I specifically need the read IDs because I have noticed that some read fragments are small enough that the same interval is present in both read pairs. If I didn't have read IDs, I wouldn't be able to filter reads that cover the same region twice.
I can't quite tell from your rough example, but are you using the BamTools API to seek to the positions you're interesting in? This will require a sorted and indexed bam file. If you're not, and you're checking for interval overlaps in the inner loop ("do stuff"), you could be wasting a lot of work and IO (depending on how sparse the intervals are).
I'm not seeking within the BAM file, just streaming it in line by line. You make a great point that I could easily be using intervals instead.
The following code in bedtools (for the multibamcov tool) uses a MultiReader to seek to regions identified by specific BED entries and count coverage. This may help. https://github.com/arq5x/bedtools/blob/master/src/multiBamCov/multiBamCov.cpp#L106-L215
If I end up using intervals, this is definitely the way to do it. I'll give this a shot unless I or someone else come up with a better idea. Thanks!
"... SamTools pileup since I need the read names for my coverage analysis." but could you use samtools view -L my.bed my.bam ?
Thanks Pierre for the idea. Unfortunately, I didn't initially mention that I need the read IDs to filter overlapping read pairs. But I'm glad to learn about another useful samtools feature :)
bug you'll get the read IDs with "samtools view"
Whoops...misunderstood your comment, Pierre. I'm looking at my local documentation for samtools and the documentation and sourceforge and don't see anything about a -L flag with bed coordinates. Can you point me to the samtools version that has this option?

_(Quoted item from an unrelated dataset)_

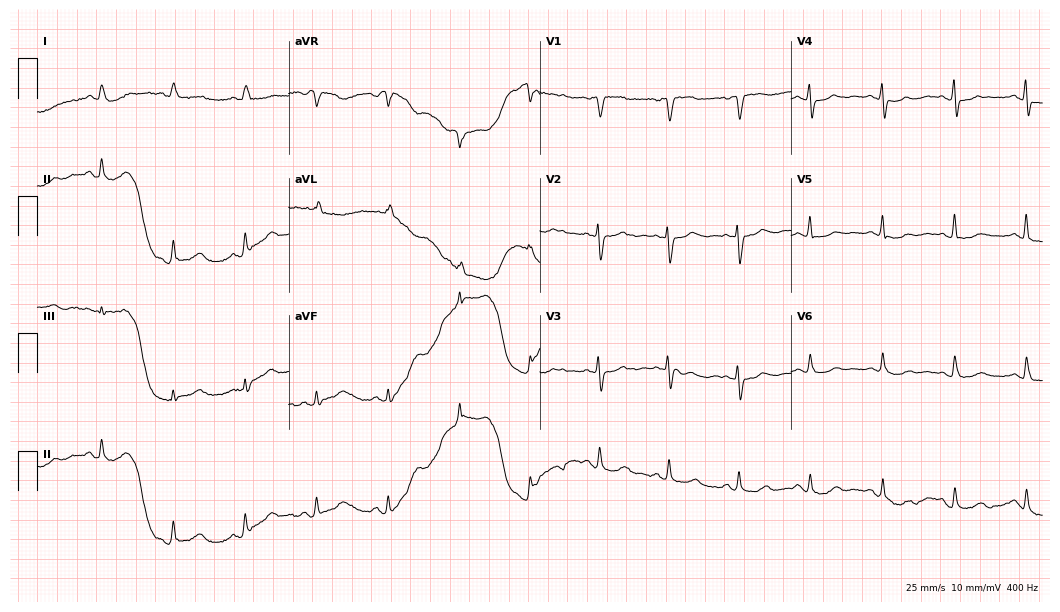
12-lead ECG from a 72-year-old female patient (10.2-second recording at 400 Hz). No first-degree AV block, right bundle branch block (RBBB), left bundle branch block (LBBB), sinus bradycardia, atrial fibrillation (AF) or sinus tachycardia recorded for this tracing.
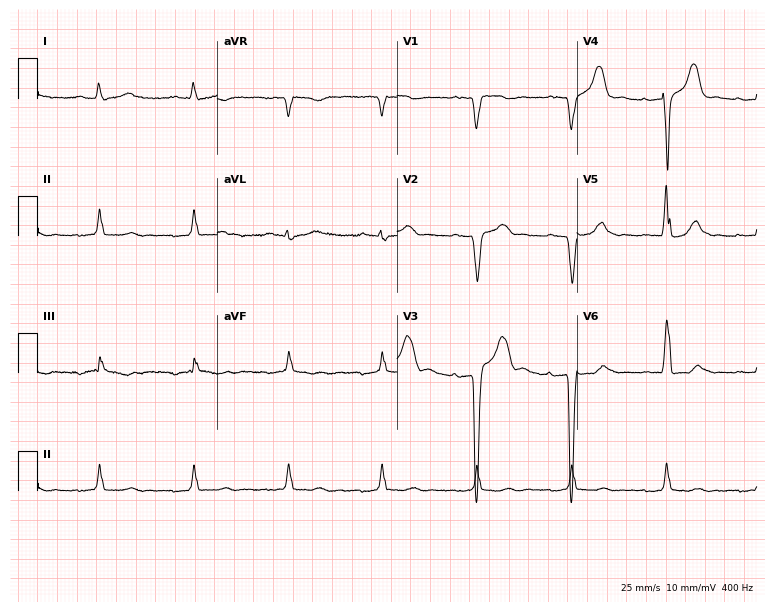
Standard 12-lead ECG recorded from a male patient, 71 years old (7.3-second recording at 400 Hz). The tracing shows first-degree AV block.

$ samtools-0.1.18/samtools view
Thanks again for the tip...I just timed samtools view with -L and it worked really well and fairly quickly
After trying using BamTools with SetRegion, the time to get the coverage at all 6 million loci went from less than half an hour to almost 6 hours.
Thanks to Pierre though, I looked into the SamTools C API and Heng Li's code for the latest version of SamTools (which has the -L flag, almost exactly like what I'm looking for) and was able to use that code to get coverage at these intervals according to my specifications while limiting how much time the code takes. It now runs in about 17 minutes.
If anyone is interested in the code, let me know, but it's really just a derivation of sam_view from samtools-0.1.18 by Heng Li.
Thanks again for everyone's help!
Can you split your set of intervals an run your program for each sub-set on a different node ?
I can split by interval, but since I'm already running 400+ BAM files in parallel on a 16 node cluster, I'd rather not increase the number of jobs I'm submitting by an order of magnitude.
Are you not actually using the BamMultiReader? And based on your use case, it sounds like you are seeking to specific intervals. This would likely lead to a bunch of I/O ops, especially if you are interrogating many intervals. Worst case, you will do 400 seeks for each new interval.
Since it's only one file per person, I don't need BamMultiReader. However, you are right, seeking to intervals is probably the way to go. I guess I'm still a little concerned that it could be a huge IO draw while it's running, but it can just run in a much shorter period of time. If I limit the number of jobs that can be submitted at once, it should be fine though.